2. The concrete pouring mold for civil construction according to claim 1, characterized in that: A motor (54) is fixedly connected to the upper end of the rotating column (52), and a connecting frame (55) is fixedly connected to the surface of the motor (54).
3. A concrete pouring mold for civil construction according to claim 2, characterized in that: The connecting frame (55) is fixedly connected to the upper surface of the mounting frame (51), and the rotating column (52) is fixedly connected to the limiting plate (56) near the surface of the mounting frame (51).

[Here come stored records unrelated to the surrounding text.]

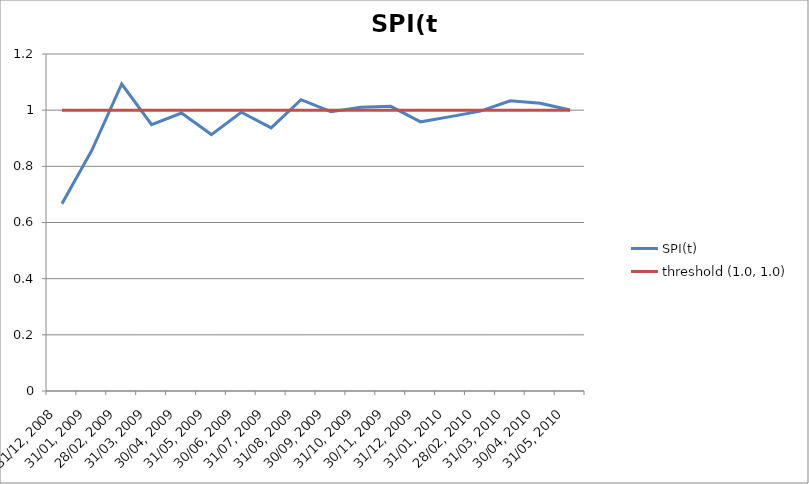
| Category | SPI(t) | threshold (1.0, 1.0) |
|---|---|---|
| 31/12, 2008 | 0.667 | 1 |
| 31/01, 2009 | 0.857 | 1 |
| 28/02, 2009 | 1.093 | 1 |
| 31/03, 2009 | 0.948 | 1 |
| 30/04, 2009 | 0.99 | 1 |
| 31/05, 2009 | 0.913 | 1 |
| 30/06, 2009 | 0.993 | 1 |
| 31/07, 2009 | 0.937 | 1 |
| 31/08, 2009 | 1.037 | 1 |
| 30/09, 2009 | 0.995 | 1 |
| 31/10, 2009 | 1.01 | 1 |
| 30/11, 2009 | 1.014 | 1 |
| 31/12, 2009 | 0.959 | 1 |
| 31/01, 2010 | 0.977 | 1 |
| 28/02, 2010 | 0.996 | 1 |
| 31/03, 2010 | 1.033 | 1 |
| 30/04, 2010 | 1.025 | 1 |
| 31/05, 2010 | 1 | 1 |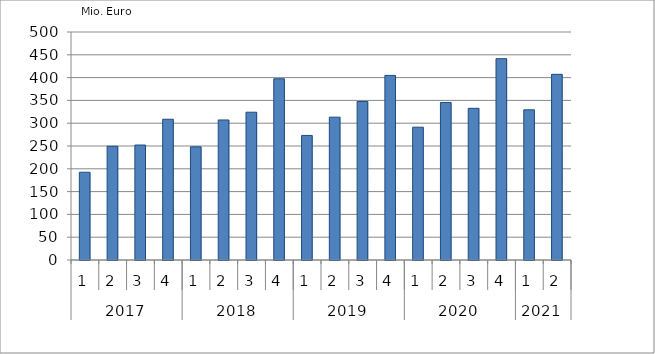
| Category | Ausbaugewerblicher Umsatz3 |
|---|---|
| 0 | 192499.539 |
| 1 | 249394.388 |
| 2 | 252146.755 |
| 3 | 308653.153 |
| 4 | 248133.418 |
| 5 | 307099.899 |
| 6 | 324088.989 |
| 7 | 397377.201 |
| 8 | 273159.137 |
| 9 | 313254.251 |
| 10 | 347631.281 |
| 11 | 404721.054 |
| 12 | 291272.144 |
| 13 | 345494.215 |
| 14 | 332629.265 |
| 15 | 441463.36 |
| 16 | 329380.212 |
| 17 | 407164.972 |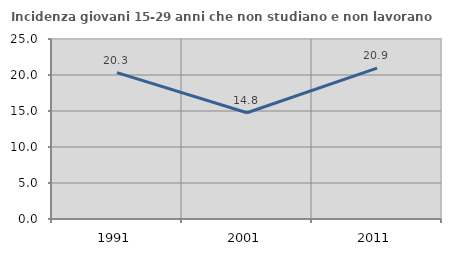
| Category | Incidenza giovani 15-29 anni che non studiano e non lavorano  |
|---|---|
| 1991.0 | 20.321 |
| 2001.0 | 14.754 |
| 2011.0 | 20.946 |

4. A concrete pouring mold for civil construction according to claim 3, characterized in that: The bottom of the shaping cylinder (4) is fixedly connected to a limiting ring (512), and the rotating column (52) is rotatably connected to the inside of the limiting ring (512).
5. A concrete pouring mold for civil construction according to claim 1, characterized in that: An auxiliary component (6) is fixedly provided on the side of the first template (2). The auxiliary component (6) includes a first positioning plate (61) and a second positioning plate (62). The first positioning plate (61) is fixedly connected to the side of the first template (2), and the second positioning plate (62) is fixedly connected to the side of the second template (3). Insertion holes (67) are provided on the surface of the first positioning plate (61) and the second positioning plate (62).
6. A concrete pouring mold for civil construction according to claim 5, characterized in that: A plug rod (64) is inserted into the socket (67), and a connecting plate (63) is fixedly connected to the upper end of the plug rod (64).
7. A concrete pouring mold for civil construction according to claim 6, characterized in that: A fixing rod (65) is fixedly connected to the lower surface of the connecting plate (63), and a counterweight (66) is fixedly connected to the lower end of the fixing rod (65).